About 45.5 million Americans, or 15.7%, lack health insurance, according to the U.S. Census Bureau.
But whether those factors add up to health insurance consolidation robbing consumers of promised gains borne of greater combined efficiencies depends on many variables, analysts said.
“It’s a really complicated question,” said Jill Yegian, director of the health-insurance program for the California Healthcare Foundation, a nonpartisan philanthropy organization in Oakland, Calif.
Consolidation is one reason there are fewer players in the market, but there are other explanations as well, Yegian said.
Rural areas, for example, typically have the worst of both worlds, she said. “There aren’t many providers so there are significant problems with access, and because of that the prices tend to be higher as well.”
Often consolidated insurers are facing off with consolidated hospital chains in a pricing tug of war, she said.
“It’s a double-edged sword, with each side saying ‘I better get bigger so I can have more market power,'” Yegian said. “If you look at California, basically you have purchasers saying ‘Let’s think about what the different value is that’s provided for the cost by different kinds of hospitals and let’s try to think about who we want to have in our network.'”
Compared with many other states, California also has a higher proportion of doctors practicing collectively in medical groups, which can enhance their negotiating power, she said.
Taking issue with insurers
Still, health insurers wield more influence through their market position than hospitals when it comes to setting terms, said Jerry Flanagan, health-care policy director for the Foundation for Taxpayers and Consumer Rights, a nonprofit, public-interest advocacy group in Los Angeles.
He said patients end up paying more or going without coverage when there’s less local-market competition and states don’t regulate prices.
“Consolidation means patients have less choice and are beholden to whatever rates that insurer wants to charge,” Flanagan said. “We’re moving toward a single-payer system, which is a single HMO,” he said. “The private market has become a profiteering middleman that’s leeching money out of the health-care system. This issue of the inefficient middleman becomes even more problematic as there’s less competition in the market because the insurance companies have more freedom to take more of our dollar for their profit.”

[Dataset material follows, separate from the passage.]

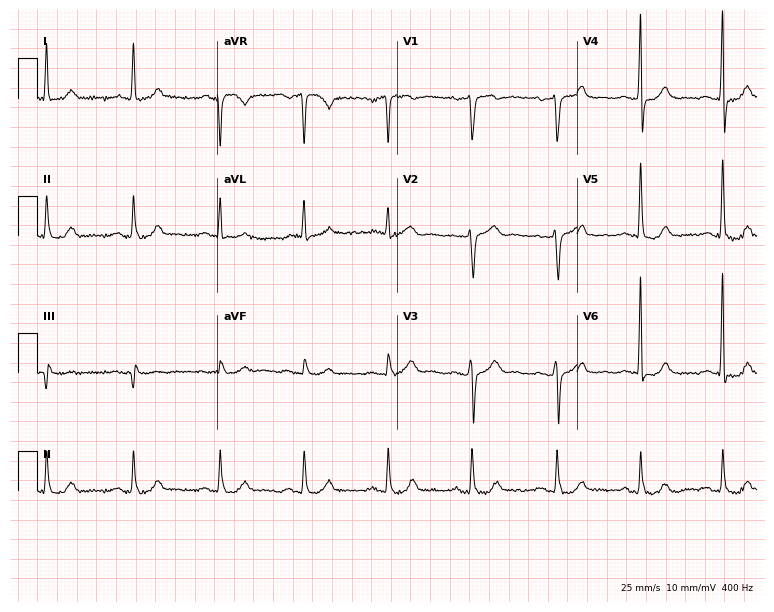
12-lead ECG from a 58-year-old man. Labelled as a normal ECG.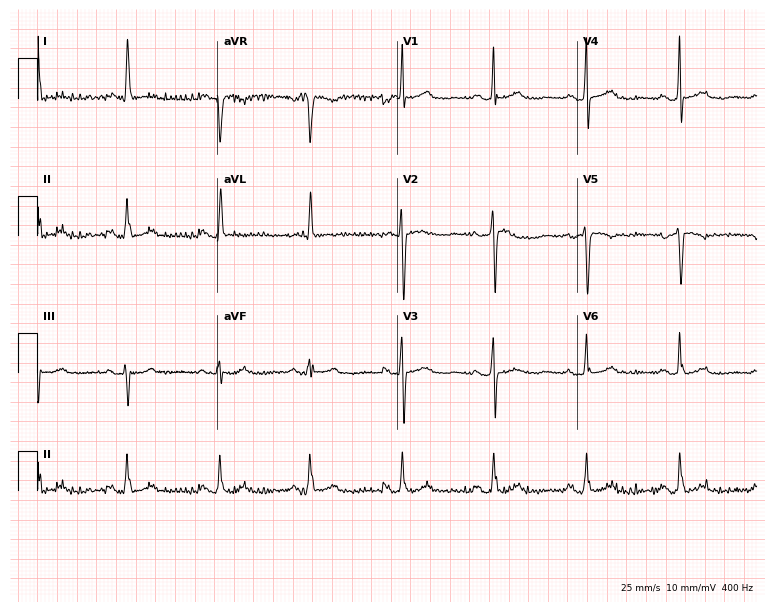
ECG (7.3-second recording at 400 Hz) — a female patient, 80 years old. Screened for six findings — first-degree AV block, right bundle branch block, left bundle branch block, sinus bradycardia, atrial fibrillation, sinus tachycardia — none is recorded. Only these six findings were labelled.

But Ginsburg maintains that acquisitions such as UnitedHealthcare’s purchase of PacifiCare and Oxford Health Plans have tended to be in markets where the acquirer was not a major player.
He said some mergers are intended to make companies more of a national plan that’s available in more places and with stronger networks, which may attract multi-state employers and could be a plus for consumers.
“Much of the consolidation has come not from mergers but from the larger national plans winning out in the competition over the smaller and local or regional plans,” he said. “That’s what leading the markets to become more consolidated.”
“Many of the mergers we have seen over recent years have not increased the plans’ market share appreciably in particular markets,” Ginsburg added. “For one thing, the [Department of Justice] wouldn’t allow it. The other thing is the share of the leading plans in a market has tended to get larger because they get better payments from providers and can offer lower premiums.”
But lower premiums are far from guaranteed, he said.
“It clearly means lower payment rates for providers, but for consumers you don’t know whether the greater market power or the fact that they’re paying less for providers is going to come out in the balance,” Ginsburg said.
Whether mergers of health insurance companies deliver on the promise of greater administrative efficiencies and economies of scale — translating into better prices and benefits for consumers — isn’t known, Yegian said.
“Almost everything seems to cut both ways,” she said. “It may well be more efficient to process all those claims when you’re enormous. Are there some downsides? Maybe. It’s not crystal clear.”